[Dataset items]

===

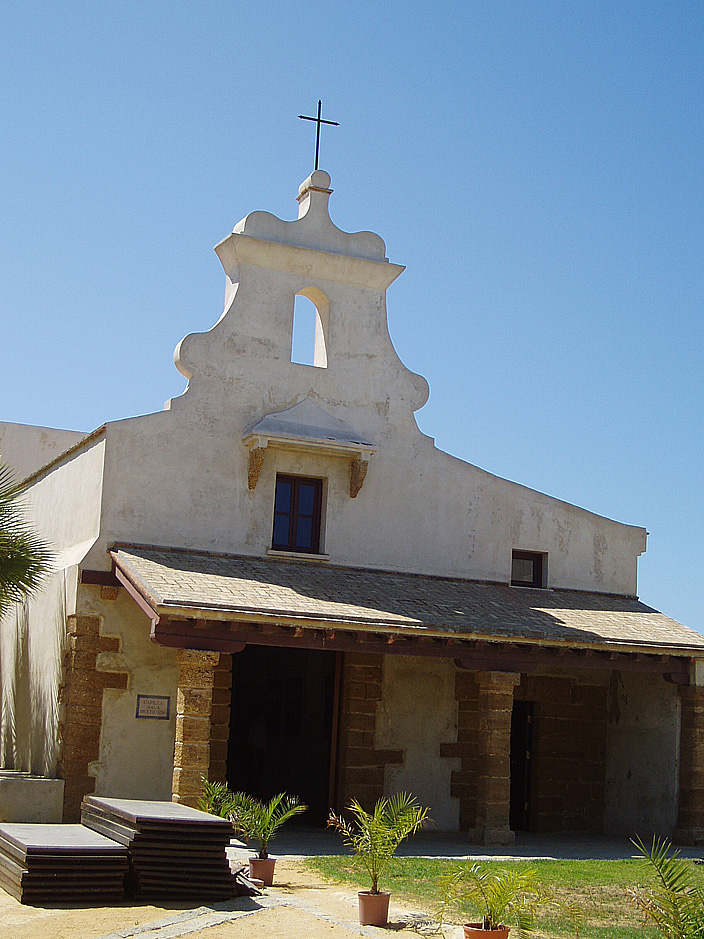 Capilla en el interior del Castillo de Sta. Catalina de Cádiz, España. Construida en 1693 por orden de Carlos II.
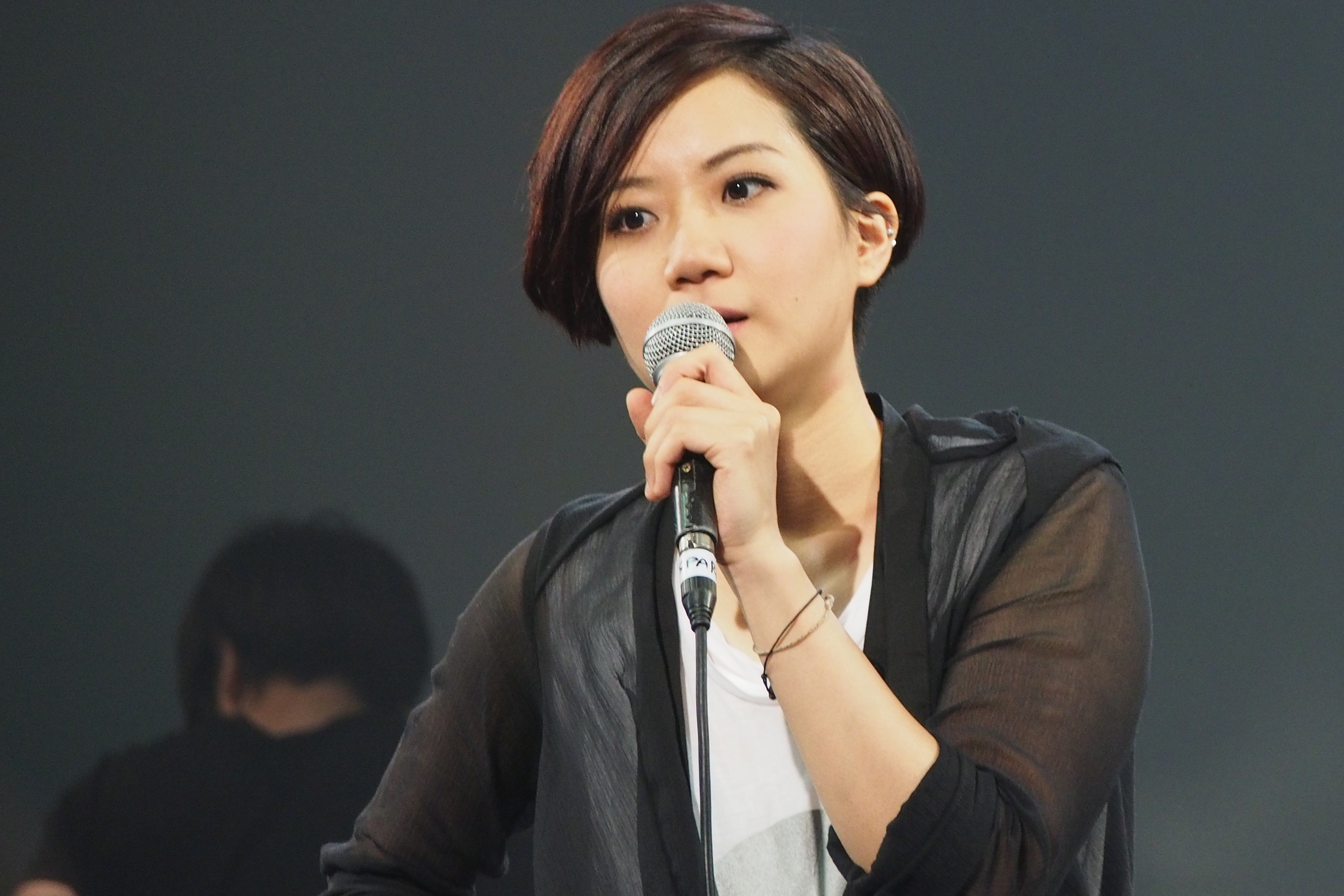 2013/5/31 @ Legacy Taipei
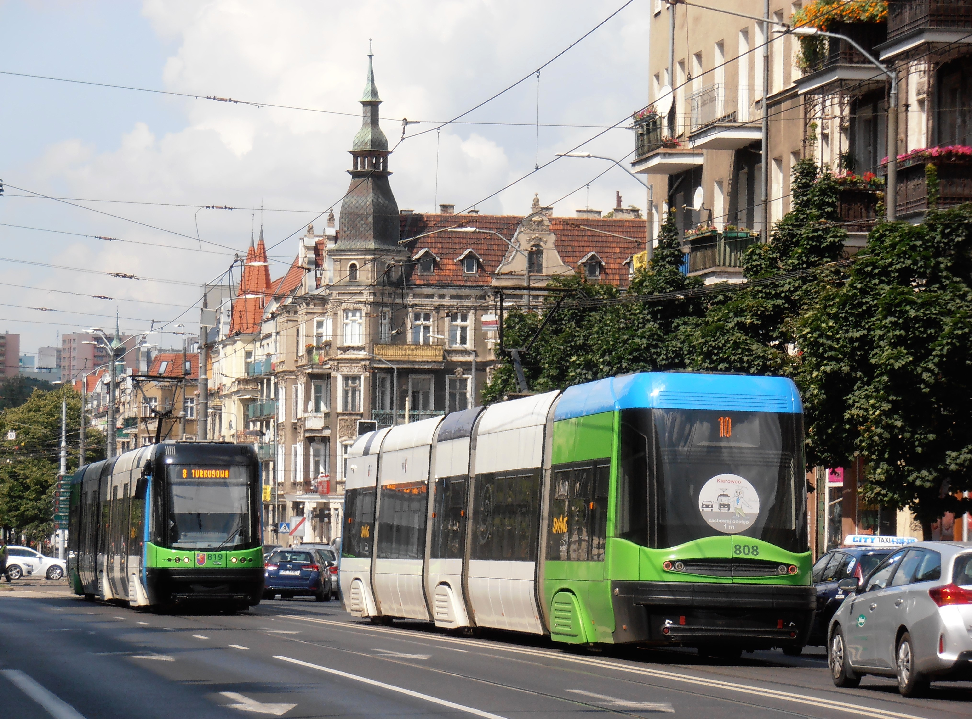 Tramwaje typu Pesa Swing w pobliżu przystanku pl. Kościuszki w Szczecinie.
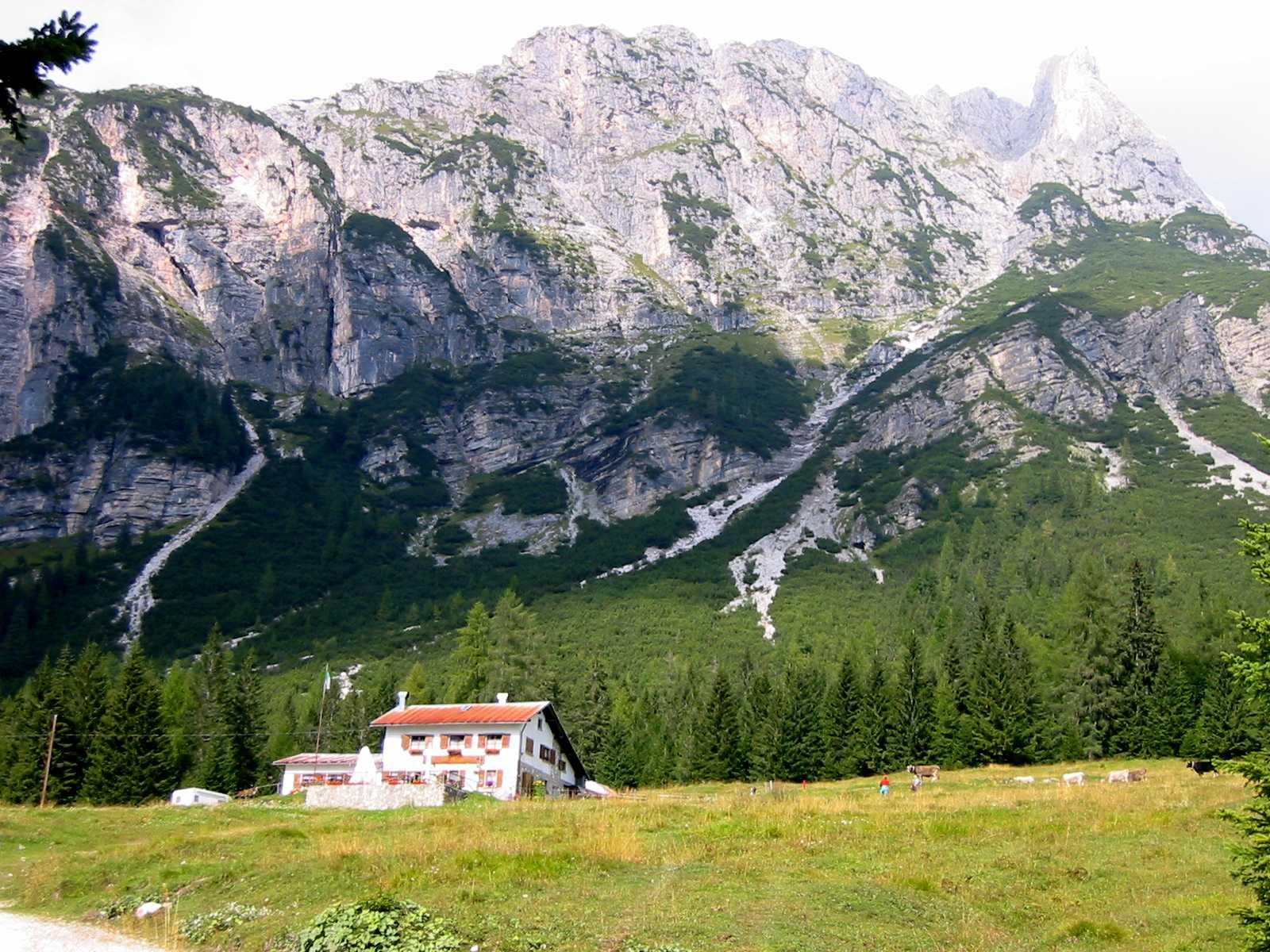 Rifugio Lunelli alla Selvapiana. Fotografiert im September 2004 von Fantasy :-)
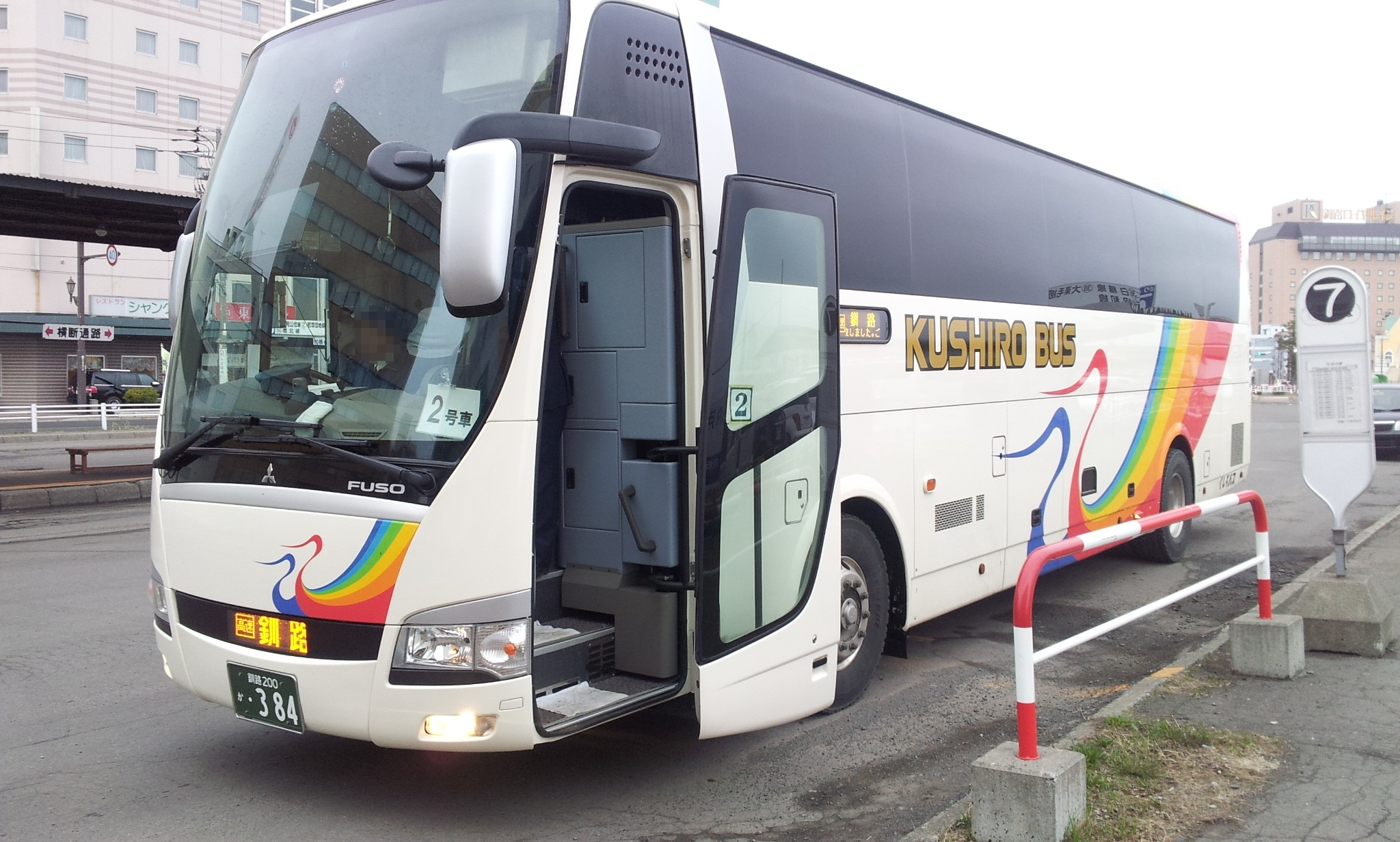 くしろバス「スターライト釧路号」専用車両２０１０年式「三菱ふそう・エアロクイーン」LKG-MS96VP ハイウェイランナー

===

## WHAT IS BEING ASKED
Every entry above is to be printed again exactly, pictures omitted.

## ANSWER FOR THE TASK
 Capilla en el interior del Castillo de Sta. Catalina de Cádiz, España. Construida en 1693 por orden de Carlos II.
 2013/5/31 @ Legacy Taipei
 Tramwaje typu Pesa Swing w pobliżu przystanku pl. Kościuszki w Szczecinie.
 Rifugio Lunelli alla Selvapiana. Fotografiert im September 2004 von Fantasy :-)
 くしろバス「スターライト釧路号」専用車両２０１０年式「三菱ふそう・エアロクイーン」LKG-MS96VP ハイウェイランナー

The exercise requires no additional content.